Much of that is focusing on examining how people's perceptions of women's actions are inherently gender-based.
"If you're in a meeting and someone says, 'You're being too aggressive or assertive,' would you even ask that question if you were a man?" said Karim-McSwiney.
"It comes down to, there's still that inequality. We're still supposed to be good-looking and we're still supposed to be providing for other people and we're supposed to be quiet. You see that in a lot of women who have power."
Where does feminism go from here?
Social media has been a big amplifier for the gender equality messages supported by both male and female advocates.
One such example has been the #Mansplaining trend, which takes aim at the phenomenon of even relatively unqualified men feeling the need to explain things to women simply because they are women.
"The thing about 'mansplaining' is that it's very real," said Youngblut. "I love the fact that younger men and younger women have gone to social media to take the piss out of it as a way of fighting back."

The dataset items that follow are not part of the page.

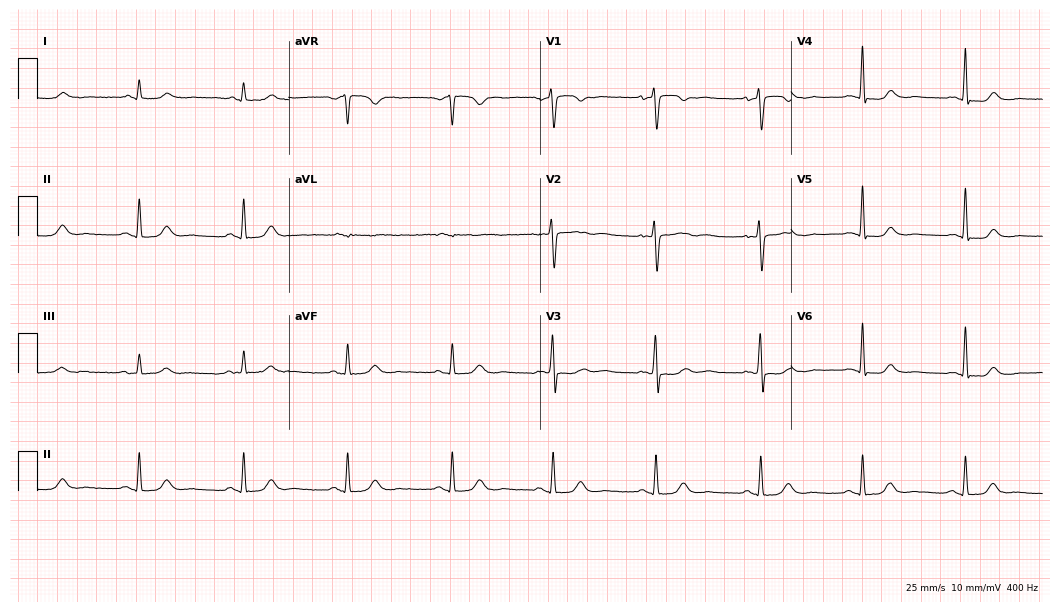
Resting 12-lead electrocardiogram (10.2-second recording at 400 Hz). Patient: a 58-year-old female. None of these six findings is recorded: first-degree AV block, right bundle branch block, left bundle branch block, sinus bradycardia, atrial fibrillation, sinus tachycardia.
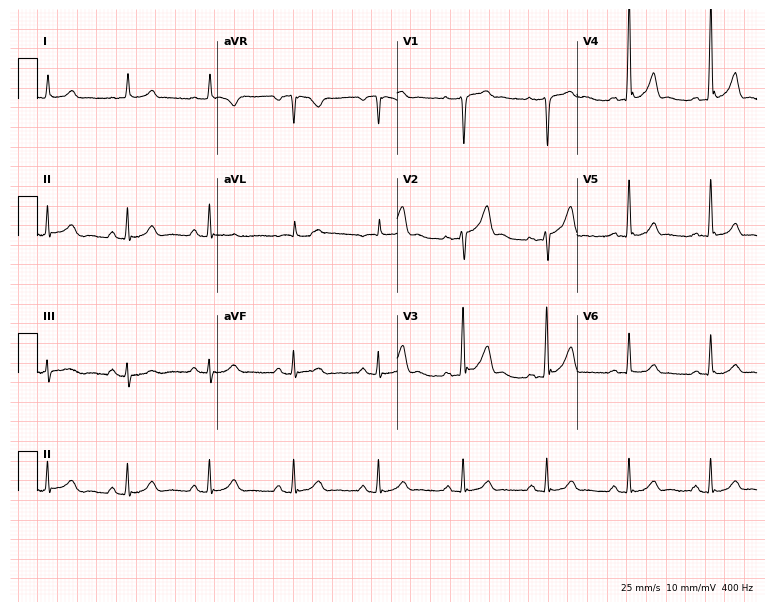
12-lead ECG from a 62-year-old male patient. Labelled as a normal ECG.
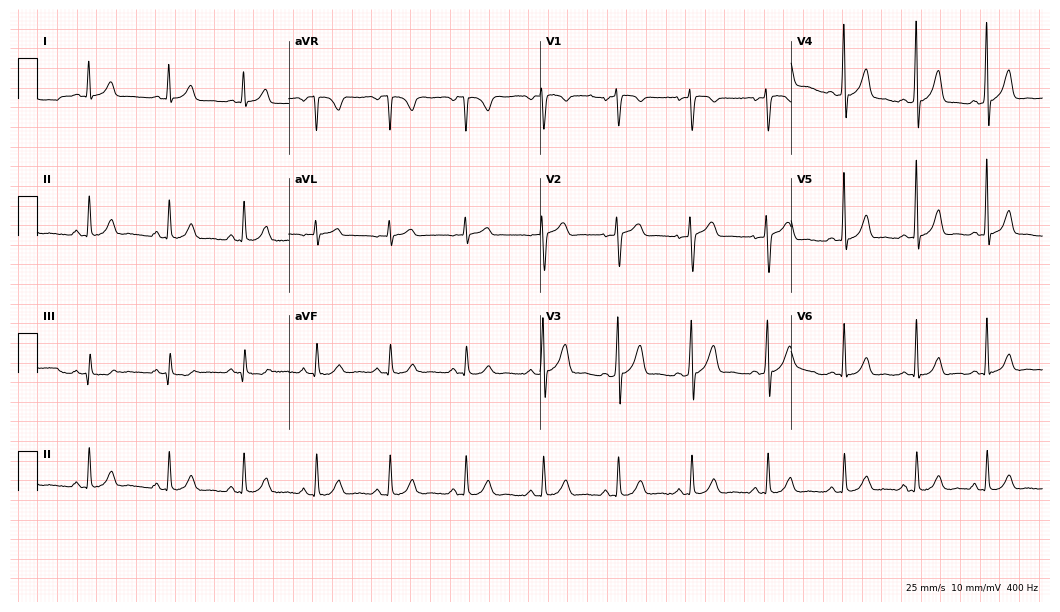
12-lead ECG from a 29-year-old female. Recorded interpretation: within normal limits.
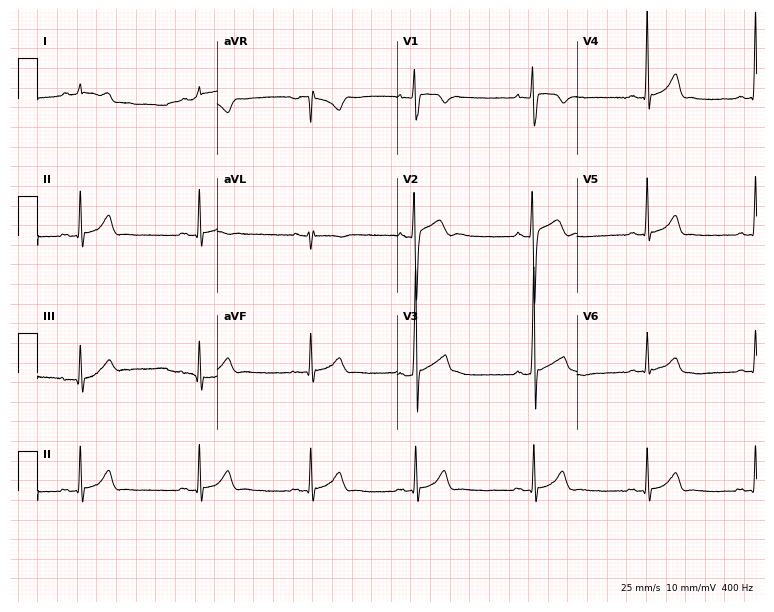
Standard 12-lead ECG recorded from a male patient, 18 years old (7.3-second recording at 400 Hz). Read as a normal ECG.
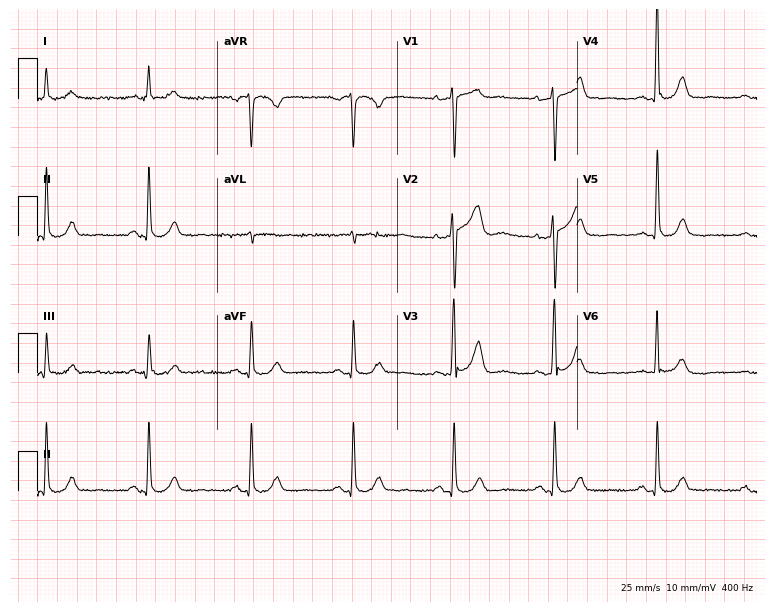
12-lead ECG from a man, 64 years old. Labelled as a normal ECG.

The recent #YesAllWomen movement provides a similar example of young people taking to social media to challenge conventional narratives around gender stereotypes and unequal experiences.
The viral social media campaign evolved after the Isla Vista killings when a young man in California went on a rampage and cited the hatred of women as a factor in his actions.
The accusations of misogyny prompted men to argue that #NotAllMen are like that, but that quickly spawned the #YesAllWomen trend in reaction to assert while not all men are violent, all women experience sexism and misogyny on a regular basis.
Many men joined in with the #YesAllWomen trend, and that willingness among many young men and women to work together is a big part of where feminism will move in the future, said She.
"[Emma Watson's speech] conveys to women that this idea of feminism and inclusivity — it's complex. It's not black or white. It's not male or female," She said. "It keeps the conversation going and I think that's important to keep in the forefront of everybody's minds."